後は『現場』に赴き、裏付けを取りながらの、実践である。
「話は分かった。ならば、俺達は出撃する」
リュウが出立を伝えると、フロランは驚いた。
「へ? い、今からですか?」
「うむ、そうだ。少しでも早く人外の脅威を取り除き、村へ平和をもたらしたいのだ」
「た、大変に、あ、ありがたいお話ですが…… で、でも……もう夜ですよ」
驚くフロランが指さす窓から見える外はもう真っ暗であった。
しかし、リュウは首を横に振った。
「全く平気だ。
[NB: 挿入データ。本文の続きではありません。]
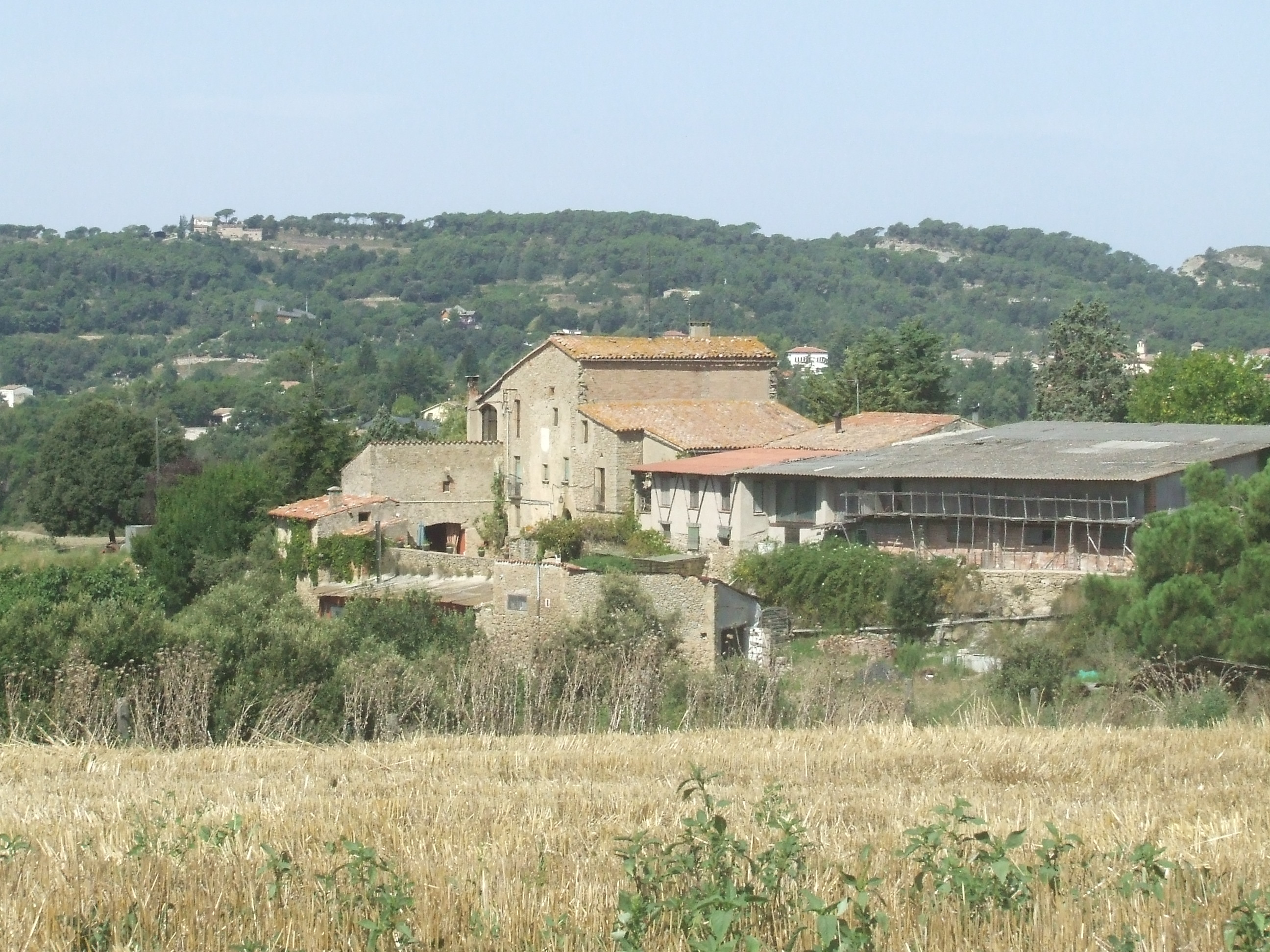 La masia de Brugueroles (Castellterçol, Moianès)

神である俺達に昼夜は関係ない……それと分かっているだろうが、報酬は要らぬ」
「え? 神託ではお聞きしていましたが……報酬が要らないなんて、や、やはり、本当なのですか?」
「本当だ、報酬など不要! その代わり、人外を倒したら、創世神様に深く感謝をし、丁寧に心の底から祈りをささげてくれよ」
創世神へ祈りをささげる……
これ、実は間接的な報酬の依頼である。
神とは、人々の信仰心から大きな力を得ている。
リュウ達の救済により、この世界において、創世神への信仰が上がるという使命が、天界特別遊撃隊、最大のミッションでもあるのだ。
「そ、それはもう! 当たり前でございますっ!」
リュウの話を聞き、「当然!」というように、フロランは言葉に力を入れたのであった。